Project 3: Camera Calibration and Fundamental Matrix Estimation with RANSAC
Introduction
In this project,we need to compute the camera projection matrix and estimate the fundamental matrix using SVD, and then implement RANSAC to find the best fundamental matrix.
Some details about my algorithm
For camera projection matrix, I set up the linear system A*m = 0 and perform SVD on matrix A, extract the eigenvector associated with the smalles eigenvalue and reshape the eigenvector to a matrix of size 3-by-3, and this will be our camera projection matrix. For the fundamental matrix estimation, I use a very similar method.

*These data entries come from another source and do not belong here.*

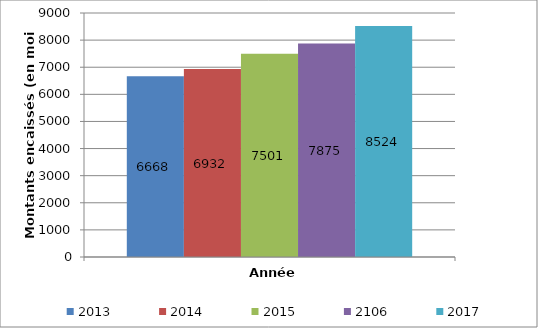
| Category | 2013 | 2014 | 2015 | 2106 | 2017 |
|---|---|---|---|---|---|
| 0 | 6668 | 6932 | 7501 | 7875 | 8524 |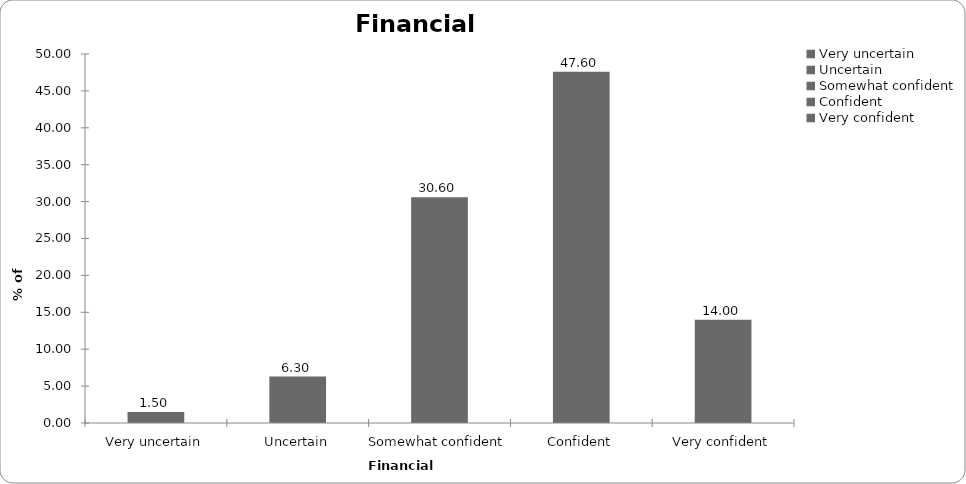
| Category | Financial confidence |
|---|---|
| Very uncertain | 1.5 |
| Uncertain | 6.3 |
| Somewhat confident | 30.6 |
| Confident | 47.6 |
| Very confident | 14 |

Set up the linear system A*m = 0 (this A matrix is not the same A matrix from part i though) and then use SVD to find the eigenvector associated with the smallest eigenvalue. In the last part, for each iteration, I randomly choose 8 points from matched_points of image a and image b, and estimate the fundamental matrix using these points. Then I calculate the "accuracy" of this fundamental matrix by finding the number of inliers: check the value of product A*(F_estimate) has value within our threshold; keep the F matrix with the most number of inliers.
Results of my algorithm
Results of Camera Projection Matrix and Camera Center
The projection matrix is:
0.4583 -0.2947 -0.0140 0.0040
-0.0509 -0.0546 -0.5411 -0.0524
0.1090 0.1783 -0.0443 0.5968
The estimated location of camera is: <-1.5127, -2.3517, 0.2826>
Results of Estimated Fundamental Matrix
Results of RANSAC Fundamental Matrix
For a better visualization result, I randomly picked 30 points from inliers and show them on the arrow plot; and we see that all of them are matched correctly.
Extra Credit
To perform a better fundamental matrix estimation, we normalize the coordinates by multiplying the scale matrix and offset matrix to the original coordinates. Then we compute the fundamental matrix using the normalized coordinates. Finally we transform the F_matrix by using tb' * F * ta. The first pairs is the results before normalization. The second pairs is the results after the normalization.
We can observe that the normalization procedure greatly improves the result of Gaudi pair.